START Source material
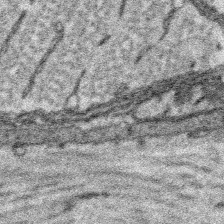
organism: Platynereis dumerilii
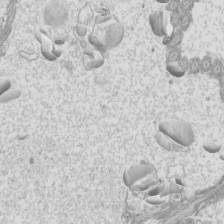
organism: Mouse
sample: Cilia; mouse epididymis
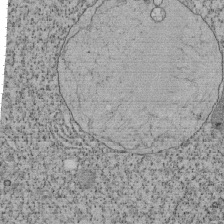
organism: Tetrahymena
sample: Cilia in tetrahymena
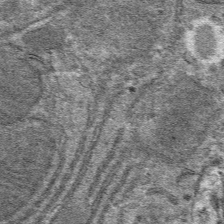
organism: Mouse
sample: Mouse hepatocytes
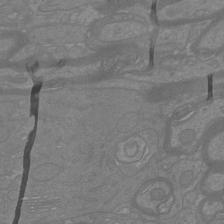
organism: Mouse
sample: Cortical neurons
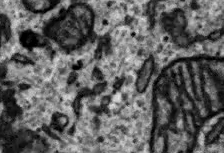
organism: Human
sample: HeLa cells
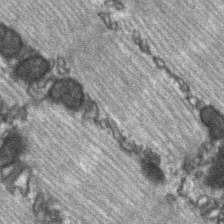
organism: C57BL Mouse
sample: Soleus
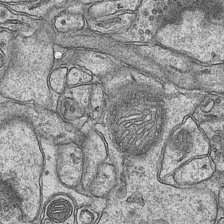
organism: Mouse
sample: CA1 Hippocampus
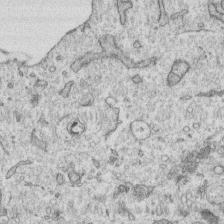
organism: Human
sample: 1205lu cells
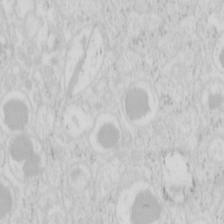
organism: Mouse
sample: Pancreas
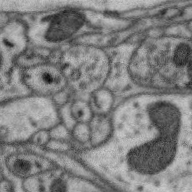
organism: Zebra finch
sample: Brain
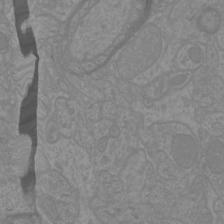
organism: Mouse
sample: Cortical neurons
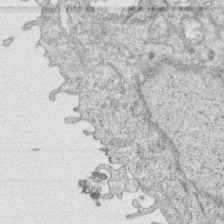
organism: Human
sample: HeLa cell HIV synapse
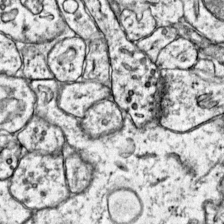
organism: Mouse
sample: Primary visual cortex
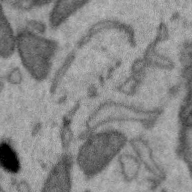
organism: Zebra finch
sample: Brain
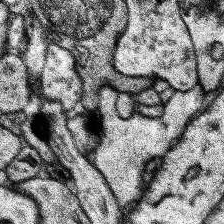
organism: Human
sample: Temporal Lobe
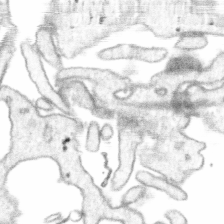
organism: Human
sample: HeLa cells
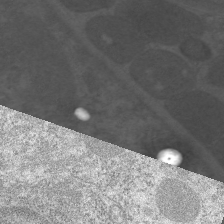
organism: C. elegans
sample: Pharynx
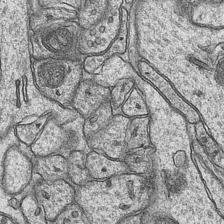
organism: Mouse
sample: CA1 Hippocampus
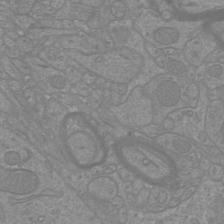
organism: Mouse
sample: Cortical neurons
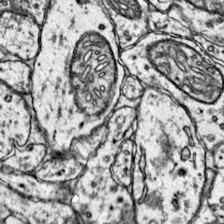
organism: Mouse
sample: Primary visual cortex
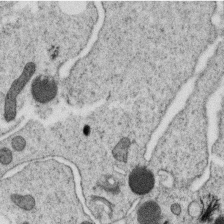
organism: C. elegans
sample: C. elegans oocyte; sperm cells
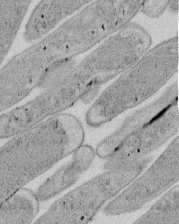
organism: E. coli
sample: Bacterial nucleoid
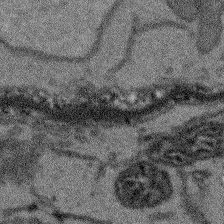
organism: Arabidopsis thaliana
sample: Root tip
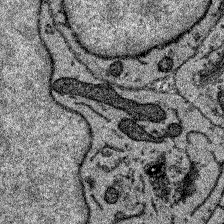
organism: Zebrafish
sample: Larval olfactory bulb
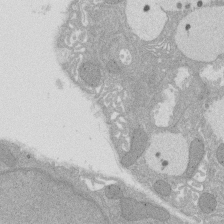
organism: Rat
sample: Salivary granule
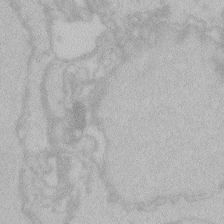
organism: Zebrafish
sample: Macrophage infected with Toxoplasma gondii
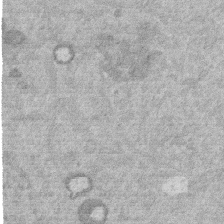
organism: Mouse
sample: Dividing mouse embryo 1 cell stage
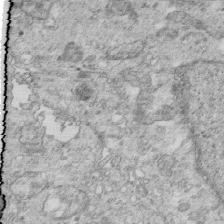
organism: Mouse
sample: Multiciliated cells
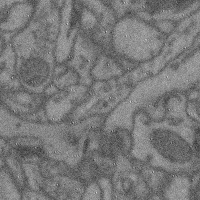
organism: Mouse
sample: Cerebral cortex
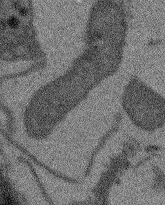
END Source material
From the opening line of the listing above through the line bearing "sample: Pancreas", repeat each line exactly. Drop every picture.

* _Result_
organism: Platynereis dumerilii
organism: Mouse
sample: Cilia; mouse epididymis
organism: Tetrahymena
sample: Cilia in tetrahymena
organism: Mouse
sample: Mouse hepatocytes
organism: Mouse
sample: Cortical neurons
organism: Human
sample: HeLa cells
organism: C57BL Mouse
sample: Soleus
organism: Mouse
sample: CA1 Hippocampus
organism: Human
sample: 1205lu cells
organism: Mouse
sample: Pancreas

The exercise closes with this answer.